Dewanhat
- Location: Double Mooring, Chittagong, Bangladesh; 22°20′20″N 91°48′48″E﻿ / ﻿22.3387791°N 91.8133802°E;
- Opening date: c. 1758
- Developer: Chittagong Development Authority
- Goods sold: Earthenware, Birds
- Parking: no
- Interactive map of Dewanhat, Chittagong

= Dewanhat, Chittagong =

Retail market in Chittagong, Bangladesh

Dewanhat is a popular bazaar in Chittagong, Bangladesh. The name is an adjunct of the words Persian word "Dewan" (a high government ministry) and "hat" (bazaar). It belongs to Double Mooring police station in the west adjacent to Postarpar of the city. Earlier, a bazaar was held here twice a week. In the beginning, the market was big, but now its size is getting smaller. Now there are markets for pigeons and various birds with earthenware and clay pots.

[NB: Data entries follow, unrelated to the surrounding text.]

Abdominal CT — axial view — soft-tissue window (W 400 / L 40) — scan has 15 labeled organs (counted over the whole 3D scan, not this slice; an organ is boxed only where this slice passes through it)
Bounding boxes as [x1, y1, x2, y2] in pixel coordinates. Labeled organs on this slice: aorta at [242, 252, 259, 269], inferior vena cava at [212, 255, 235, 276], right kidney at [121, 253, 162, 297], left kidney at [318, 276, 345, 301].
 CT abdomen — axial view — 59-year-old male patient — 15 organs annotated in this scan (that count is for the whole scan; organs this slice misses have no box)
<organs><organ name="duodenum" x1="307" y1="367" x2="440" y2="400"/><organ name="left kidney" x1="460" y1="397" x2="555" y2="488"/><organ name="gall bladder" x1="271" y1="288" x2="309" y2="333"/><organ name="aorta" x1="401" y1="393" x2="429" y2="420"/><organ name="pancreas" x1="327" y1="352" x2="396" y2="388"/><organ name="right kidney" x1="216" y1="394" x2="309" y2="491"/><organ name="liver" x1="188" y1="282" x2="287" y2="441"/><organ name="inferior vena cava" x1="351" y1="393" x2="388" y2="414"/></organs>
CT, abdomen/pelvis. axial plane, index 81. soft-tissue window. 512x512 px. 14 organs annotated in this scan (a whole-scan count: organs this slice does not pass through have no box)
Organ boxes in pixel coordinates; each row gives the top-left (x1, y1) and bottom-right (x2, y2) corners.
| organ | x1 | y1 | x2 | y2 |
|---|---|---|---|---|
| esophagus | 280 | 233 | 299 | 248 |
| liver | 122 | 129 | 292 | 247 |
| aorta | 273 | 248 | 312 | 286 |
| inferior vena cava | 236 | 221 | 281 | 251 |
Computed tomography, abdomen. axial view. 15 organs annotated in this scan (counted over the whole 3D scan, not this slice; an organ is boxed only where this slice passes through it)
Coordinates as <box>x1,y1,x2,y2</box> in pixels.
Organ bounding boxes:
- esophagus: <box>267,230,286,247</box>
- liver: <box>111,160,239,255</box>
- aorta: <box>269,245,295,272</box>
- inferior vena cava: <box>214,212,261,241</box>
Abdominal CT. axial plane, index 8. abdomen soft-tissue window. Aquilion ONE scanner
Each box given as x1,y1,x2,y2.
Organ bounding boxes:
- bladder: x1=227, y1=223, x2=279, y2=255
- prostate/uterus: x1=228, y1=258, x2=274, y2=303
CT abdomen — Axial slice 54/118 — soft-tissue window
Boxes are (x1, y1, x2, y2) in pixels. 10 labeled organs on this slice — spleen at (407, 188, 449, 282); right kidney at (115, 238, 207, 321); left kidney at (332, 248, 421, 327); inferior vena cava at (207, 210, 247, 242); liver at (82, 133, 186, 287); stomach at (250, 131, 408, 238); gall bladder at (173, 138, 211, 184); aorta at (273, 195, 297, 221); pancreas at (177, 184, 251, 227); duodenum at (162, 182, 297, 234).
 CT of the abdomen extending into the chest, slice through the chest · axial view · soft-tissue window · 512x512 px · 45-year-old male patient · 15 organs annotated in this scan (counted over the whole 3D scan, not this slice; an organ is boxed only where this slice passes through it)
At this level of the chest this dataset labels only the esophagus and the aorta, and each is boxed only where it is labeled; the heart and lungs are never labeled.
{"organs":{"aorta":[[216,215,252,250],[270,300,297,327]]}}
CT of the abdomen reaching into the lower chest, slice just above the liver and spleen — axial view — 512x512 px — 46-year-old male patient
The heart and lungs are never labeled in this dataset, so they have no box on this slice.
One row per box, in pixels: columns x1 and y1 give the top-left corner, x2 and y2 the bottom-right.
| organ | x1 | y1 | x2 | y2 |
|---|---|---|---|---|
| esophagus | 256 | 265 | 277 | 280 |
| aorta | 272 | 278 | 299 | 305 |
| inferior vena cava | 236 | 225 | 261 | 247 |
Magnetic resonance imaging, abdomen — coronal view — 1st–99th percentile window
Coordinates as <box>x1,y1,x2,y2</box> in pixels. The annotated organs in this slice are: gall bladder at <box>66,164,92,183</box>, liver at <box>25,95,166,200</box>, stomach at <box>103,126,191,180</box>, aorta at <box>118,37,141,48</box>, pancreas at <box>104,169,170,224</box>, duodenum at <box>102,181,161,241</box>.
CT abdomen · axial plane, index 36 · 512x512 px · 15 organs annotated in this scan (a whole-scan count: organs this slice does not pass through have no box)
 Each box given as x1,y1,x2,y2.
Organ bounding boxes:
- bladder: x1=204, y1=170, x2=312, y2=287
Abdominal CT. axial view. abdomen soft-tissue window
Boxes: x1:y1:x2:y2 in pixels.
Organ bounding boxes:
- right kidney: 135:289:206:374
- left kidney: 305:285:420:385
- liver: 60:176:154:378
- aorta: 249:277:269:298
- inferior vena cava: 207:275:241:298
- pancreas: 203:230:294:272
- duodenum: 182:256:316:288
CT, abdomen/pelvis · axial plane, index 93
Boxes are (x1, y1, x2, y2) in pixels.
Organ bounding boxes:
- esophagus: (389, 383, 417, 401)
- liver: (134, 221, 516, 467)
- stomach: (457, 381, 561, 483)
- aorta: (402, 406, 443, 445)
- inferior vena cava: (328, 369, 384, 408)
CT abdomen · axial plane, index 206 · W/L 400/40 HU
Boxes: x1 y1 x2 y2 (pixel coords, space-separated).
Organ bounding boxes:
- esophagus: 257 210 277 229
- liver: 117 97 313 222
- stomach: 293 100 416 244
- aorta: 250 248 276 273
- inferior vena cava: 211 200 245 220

Also, daily morning labourers and masons wait here for work.

==History==
Posta was an important gateway to the medieval port city of Chittagong. The word Posta comes from the Persian word "pust" meaning reverse side or back side. This adjective is also used as a place name in Persian tradition. The location of Postar Par in medieval times was towards the opposite side or back side of the city in view of the riverside port. From 1742 to 1751 during the Nawabi rule of Bengal, Maha Singh was the Diwan of the Mughal administrator in Chittagong. He was appointed Naib Subedar in 1753 and served till 1758. Maha Singh chose this place near Postarpar to set up the Dewanhat. Later Dewanhat was named after him as a memorial.